I have already noticed a while ago that I seem to have addictive tendencies in connection with my phone: picking it up during every single moment when I wasn’t doing something – in the elevator, while waiting in line at the supermarket or even for a minute when a friend goes to the bathroom during dinner. The worst case scenario usually happened while picking it up at home though, getting stuck on it, forgetting why I unlocked the screen in the first place, robbing me of valuable “free time” & breaking my good intentions of going to sleep earlier. All of these realisations got even more emphasised during the 2 month lockdown due to the COVID-19 virus, when we were pretty much confined to only our own apartments. It took me almost a month to get back into a healthy reading routine & to stop pointlessly browsing apps on my phone.

Whereas a lot of us are aware that we should be using our phones less, this book is extremely eye-opening in revealing your actual behaviour. It guides you down a personalised path of making you reflect on what exactly you want to change about the way that you use your phone today. Being aware of the fact that I needed to get a grip on how I let myself be manipulated by my phone & the apps that I use, I have tried taking the first steps towards changing my habits multiple times a while back:

  • Buying an actual alarm clock instead of being woken up by my phone & going through all my notifications first thing in the morning;
  • Charging my phone in a different room during the night in order to stop myself from scrolling through it right before going to sleep;
  • Putting the majority of my apps into folders to stop being tempted by them simply by seeing their icon, each time I unlocked my phone;
  • Deleting the Facebook app & blocking the usage of the YouTube app, since I realised that those were my biggest time suckers;
  • Keeping my phone on silent the majority of the time to get rid of all notification sounds & vibrations.

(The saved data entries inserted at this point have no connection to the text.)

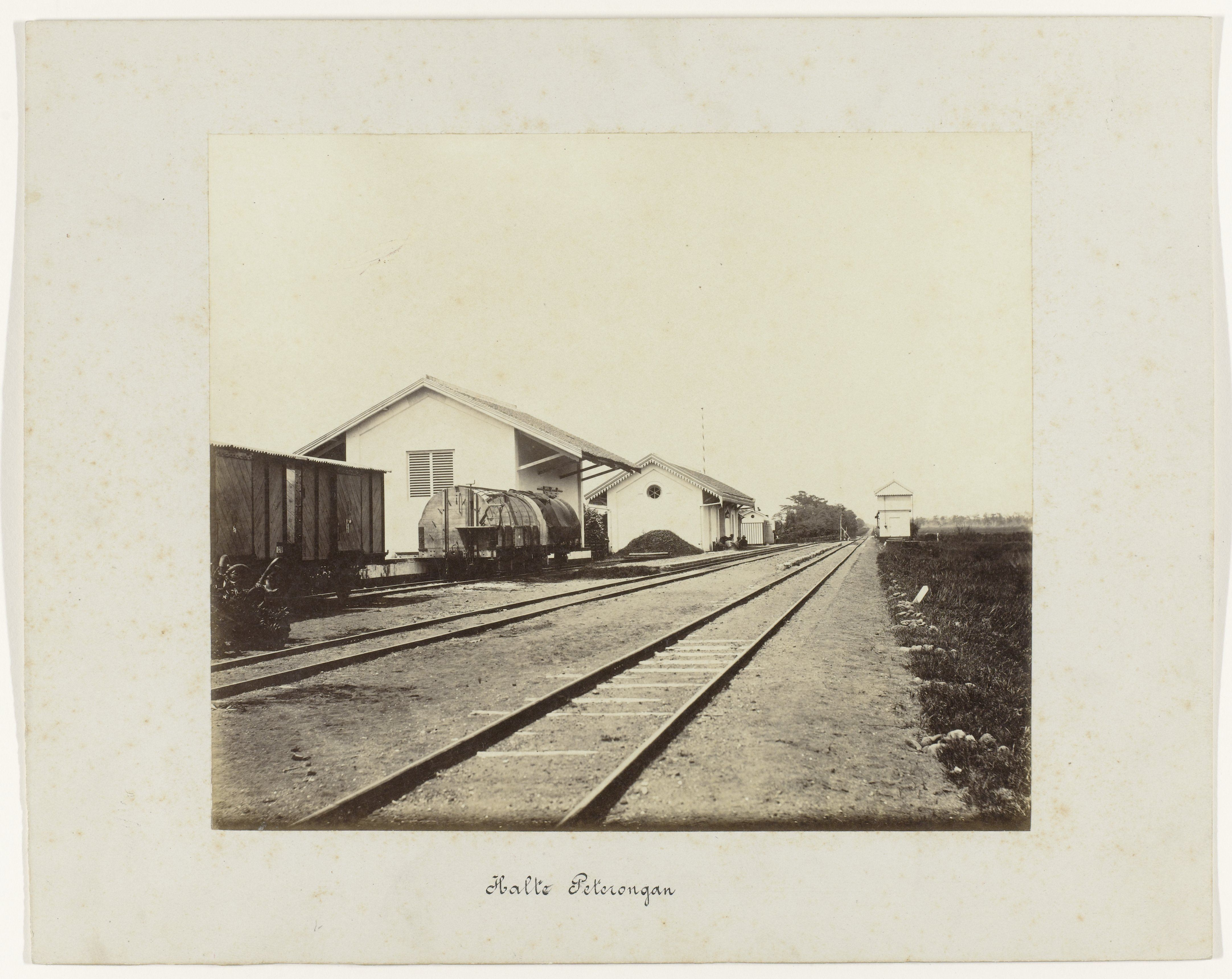 IdentificatieTitel(s): Halte Peterongan (titel op object)Staatsspoorwegen op Java (serietitel)Objecttype: foto Objectnummer: NG-1988-26-35Omschrijving: De spoorweg bij de halte Peterongan, bij het station enkele treinwagons. Onderdeel van een groep van 62 foto's in een doos met het opschrift "Staatsspoorwegen op Java" uit 1888.VervaardigingVervaardiger: fotograaf: anoniemPlaats vervaardiging: JavaDatering: 1880 - 1888Fysieke kenmerken: albuminedrukMateriaal: fotopapier Techniek: albuminedrukAfmetingen: foto: h 175 mm × b 210 mmkarton: h 250 mm × b 230 mmOnderwerpWanneer: 1880 - 1888Waar: JavaVerwerving en rechtenVerwerving: aankoop 30-aug-1988Copyright: Publiek domein
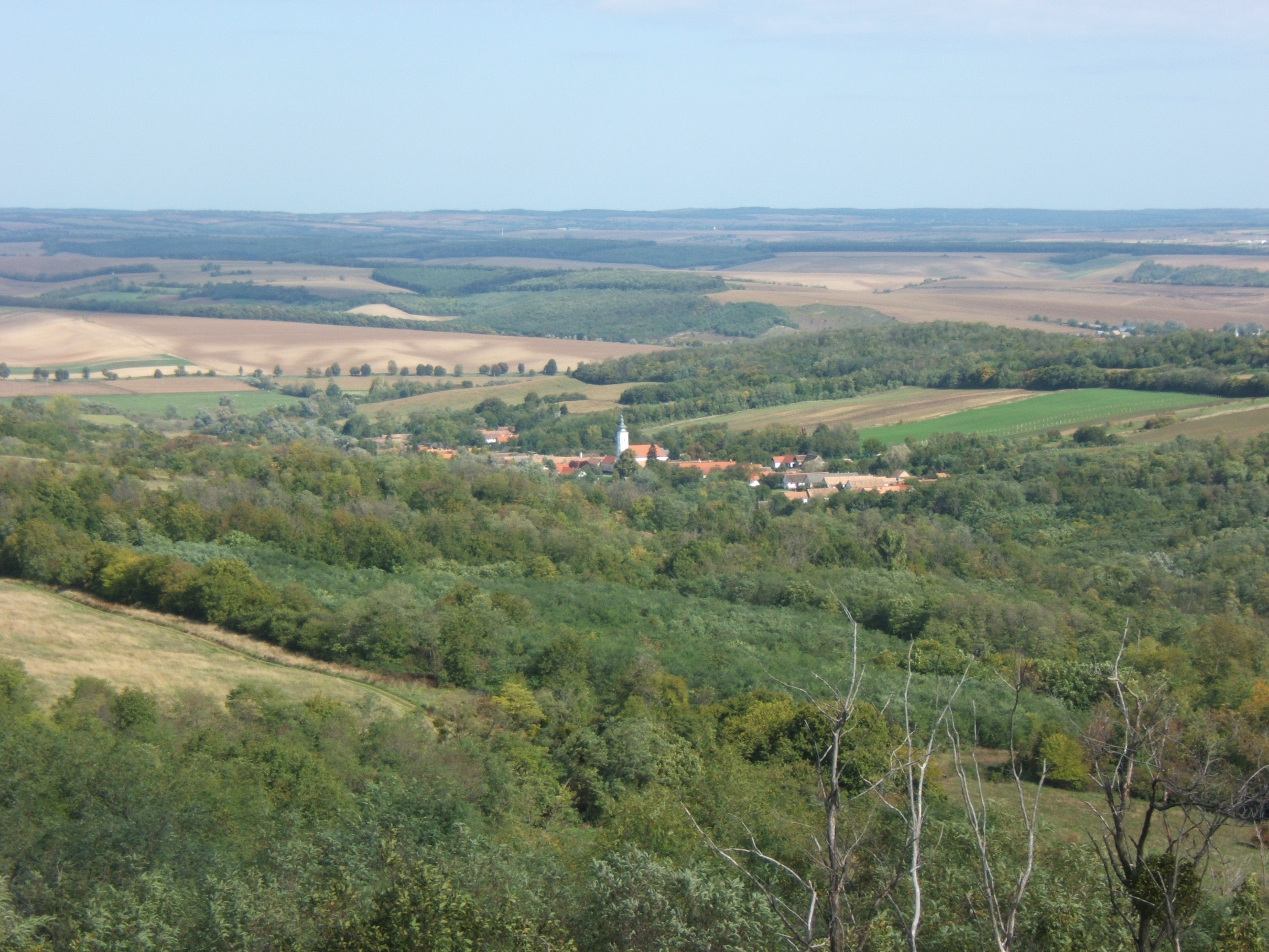 Somogydöröcske látképe
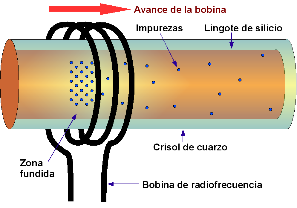 Crisol para fusíón por zonas
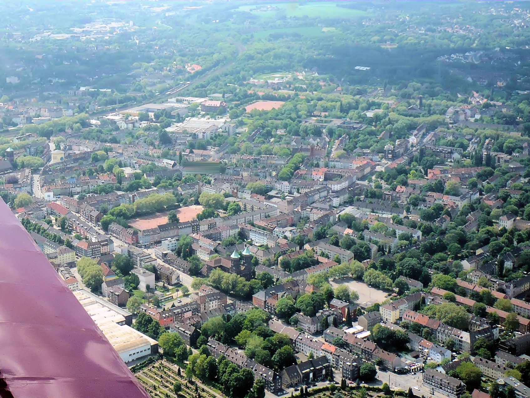 Essen-Altendorf, Blick von Nordosten
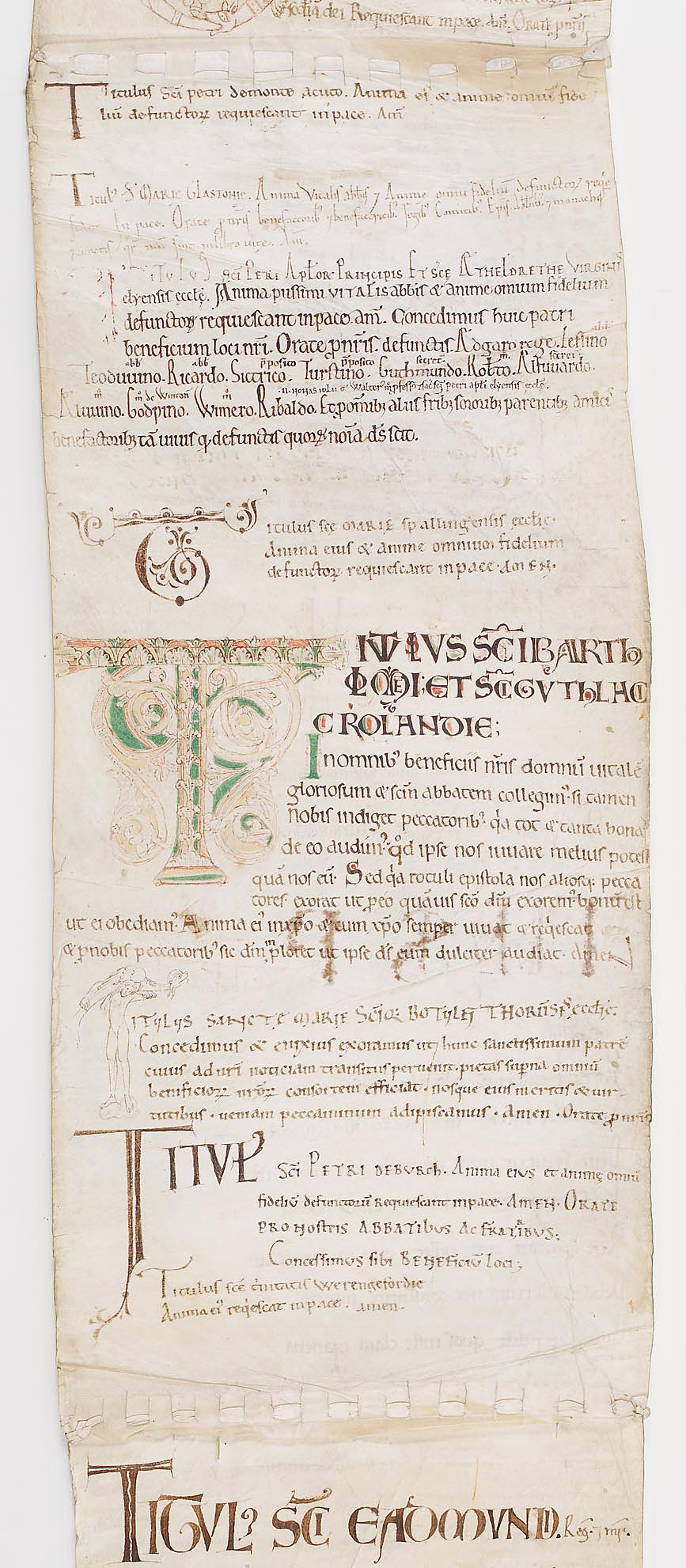 Rouleau funéraire de Vital, abbé de Savigny. [1122-1123].
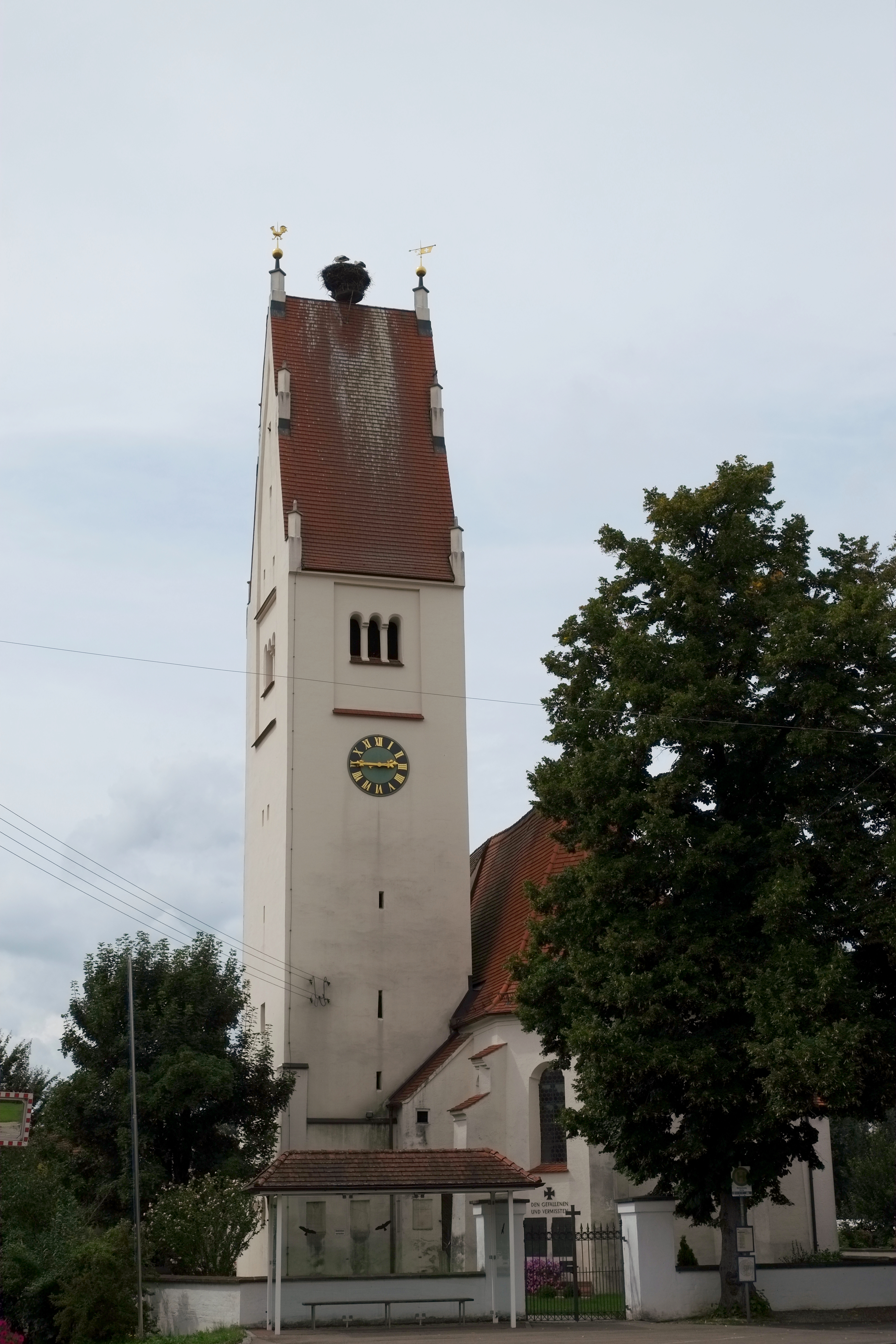 Katholische Pfarrkirche St. Michael in Wörleschwang im Landkreis Augsburg (Bayern, Deutschland)
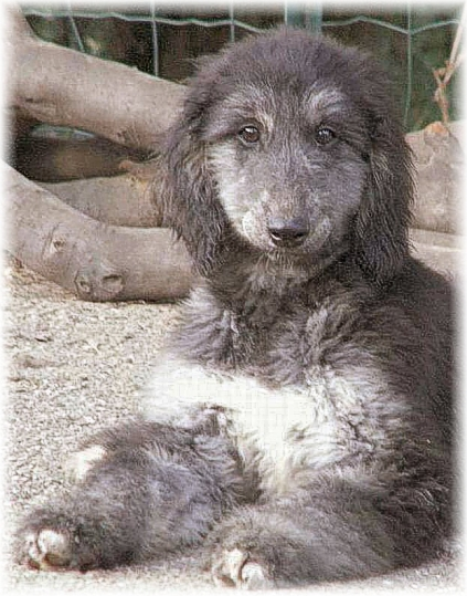 Lévrier afghan, chiot femelle, Coco Chanel d'Hezaradjah, él. Michèle Granger
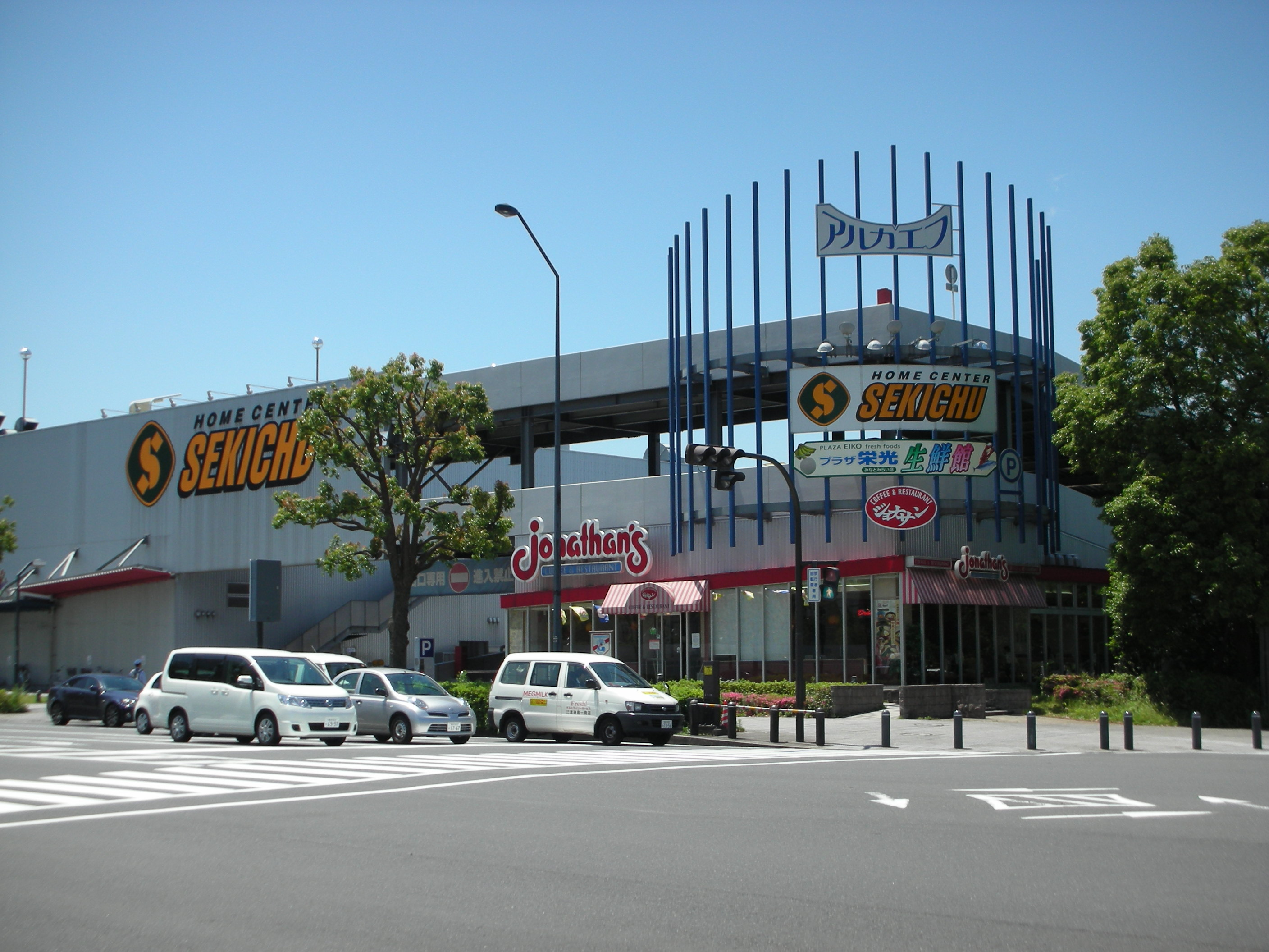 セキチュー横浜みなとみらい店の外観
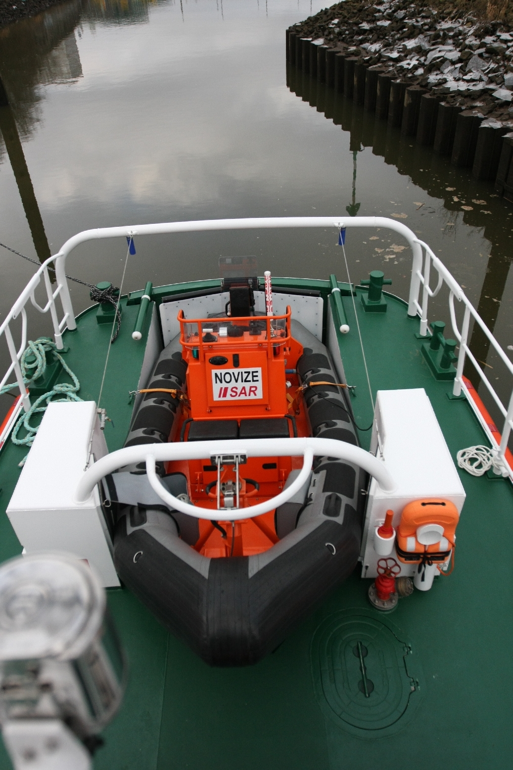 Arbeitsboot NOVIZE in der Heckwanne von SK Eiswette (II)
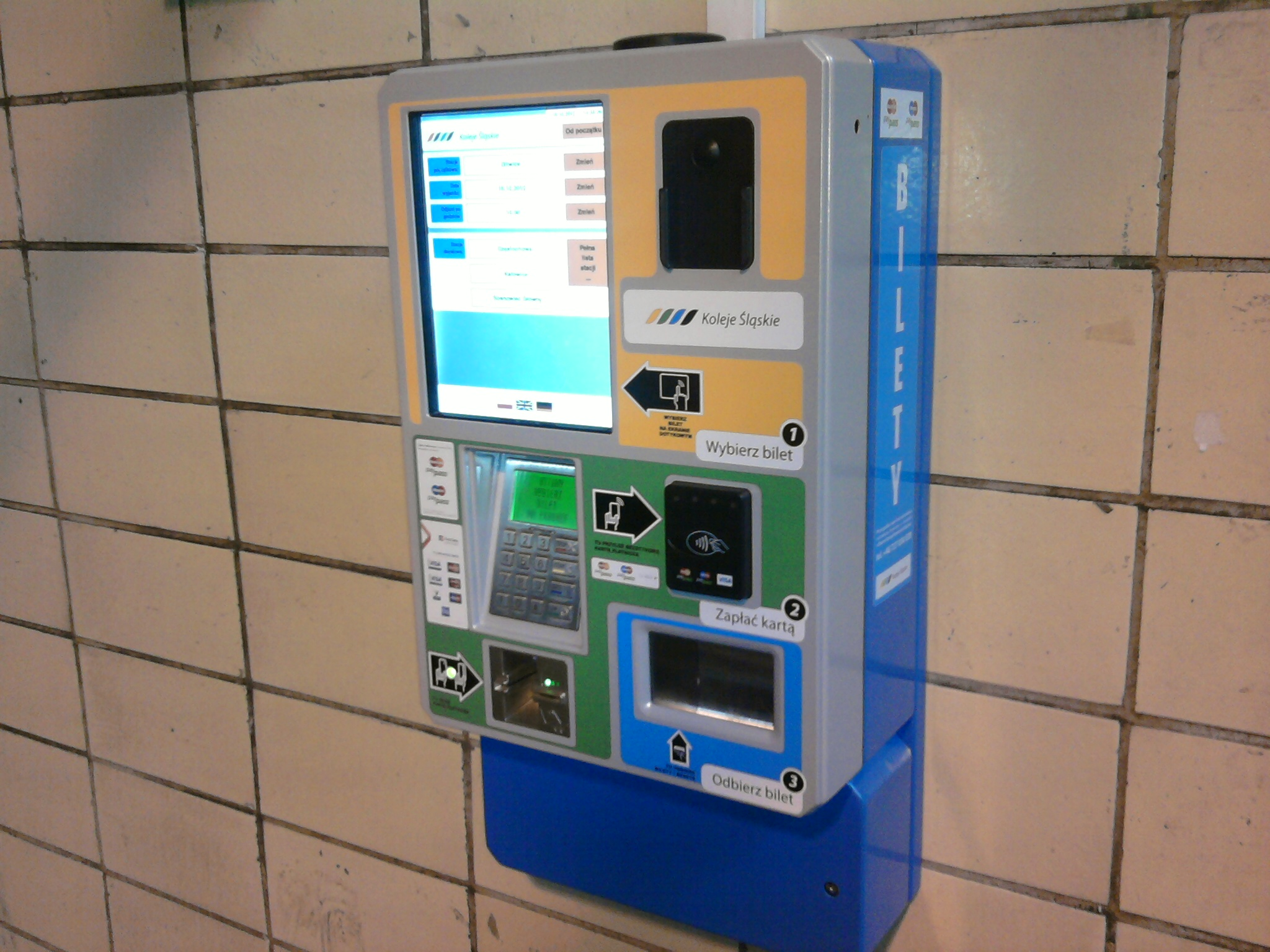 Automat biletowy pod peronem nr 1 na dworcu w Gliwicach

It was great to get the confirmation from the book that those were exactly the steps in the right direction, but even with the best intentions in mind, I have never managed to stick to my resolutions. This is where this book comes in & helps you out by offering you a step-by-step manual that you can follow. The moment when you get compared to a dog responding to cues in one of Ivan Pavlov’s experiments, you know that the time has come to take matters into your own hands 😀

“Notifications use our brains’ natural ability to associate cues with rewards (and our anxiety over uncertainty) to get us to compulsively check our phones. Every time you hear or see a notification, you know that there’s something new and unpredictable waiting for you – two qualities that we are hardwired to crave.” (p. 104)

One of the aspects I enjoyed a lot about the book, was the style it was written in, being sprinkled with a sense of humour all over. What worked as an additional motivator, was knowing that the author went through the same journey herself & writing this book was in some sense an effort to change her own habits. You never felt judged & there was no condescending tone, which I appreciated a lot. On top of that, I feel like the title couldn’t have been chosen better! The main goal is to literally break up with your phone, stop the addictive relationship with it, in order to transition into a relationship of being “friends” with it, enjoying the positive sides of each other. The book doesn’t dictate you to completely get rid of a smartphone & get back to an old Nokia phone without an internet connection but most of all gives you a lot of examples & suggestion on how to change your own behaviour.

The method is presented with the added benefit of providing super helpful suggestions on how to take the people around you along on this ride of a behavioural change to some extent. This is an important part since so much of your own behaviour is influenced by the one of the people around you. The testimonies of the people who have already tried the 30 day method are really reassuring, so I often found myself nodding along in approval while reading through them.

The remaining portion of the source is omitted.